Background: Data regarding current antimicrobial resistance in neonatal early-onset sepsis (EOS) and possible resistance risk factors are essential for determining the optimal empiric regimen.
Methods: EOS data retrospectively collected nationwide in Israel in 18 hospitals for 2010-2015. EOS defined as bacteremia or meningitis during the first 7 days of life for full-terms and 3 days for pre-terms.
Results: Participating hospitals represented 75% of the total birth cohort in Israel (~180,000 live births (LB)/year). Of 488 EOS cases (0.63/1,000LB), 271 (56%) were full-term and 217 (44%) were pre-term (0.35 and 0.28/1,000LB, respectively). Gram-negative pathogens predominated over Gram-positive (0.35 vs. 0.28/1000LB, respectively) (OR 1.28 [95%CI 1.07-1.52], p<0.01). E.coli, Group B Streptococcus, and K.pneumoniae were most prevalent (0.23, 0.21, and 0.06/1000LB, respectively). mong the 277 Gram-negatives, 16% were gentamicin-resistant, 14% were extended-spectrum beta-lactamase (ESBL)-positive, 10% were gentamicin-resistant and ESBL-positive (50% of gentamicin-resistant isolates), and 3.5% were amikacin-resistant. Higher resistance rates were found among pre-terms vs. full-terms:18% vs. 14% gentamicin-resistant (OR=1.38 [95%CI 0.6-3.1],p=0.44), 16% vs. 5% ESBL, 8% vs. 5% ESBL and gentamicin-resistant, and 4.5% vs. 3% amikacin-resistant, respectively.
Gentamicin resistance or ESBL’s in Gram-negatives were not associated with previous maternal hospitalizations or antimicrobials during pregnancy.

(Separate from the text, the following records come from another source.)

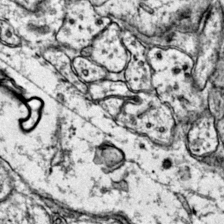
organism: Mouse
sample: Primary visual cortex
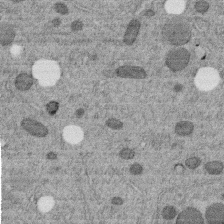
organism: C. elegans
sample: C. elegans embryo early stage
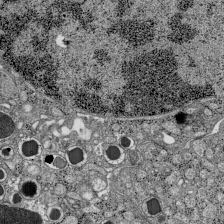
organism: C57BL Mouse
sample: Pancreatic islet
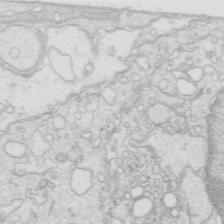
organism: Mouse
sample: Multiciliated cells
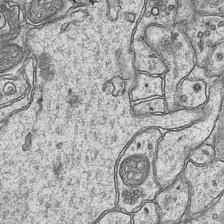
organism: Mouse
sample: CA1 Hippocampus
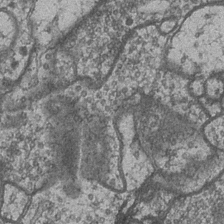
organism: Drosophila
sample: Optic medulla
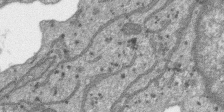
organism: Human
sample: Lung epithelial cells infected with SARS-CoV-2
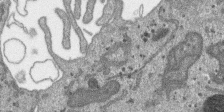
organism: Human
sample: Lung epithelial cells infected with SARS-CoV-2
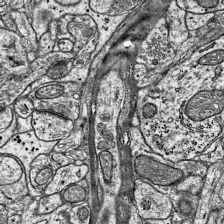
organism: Mouse
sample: Visual Cortex
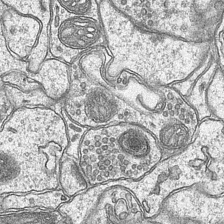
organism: Mouse
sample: CA1 Hippocampus
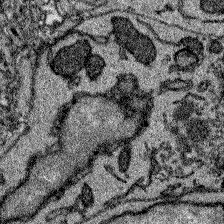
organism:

Mortality was documented in 22% of neonates with Gram-negatives and 8% with Gram-positives (p<0.01); Gentamicin resistance was associated with increased mortality (OR=2.82; [95%CI 1.14-6.95], p<0.05).
Conclusions: In this nationwide survey, EOS caused predominantly by Gram-negatives with high gentamicin-resistance rates, without identifiable resistance risk factors. As EOS is life threatening we suggest considering modification of the current empiric therapy for amikacin-based regimens.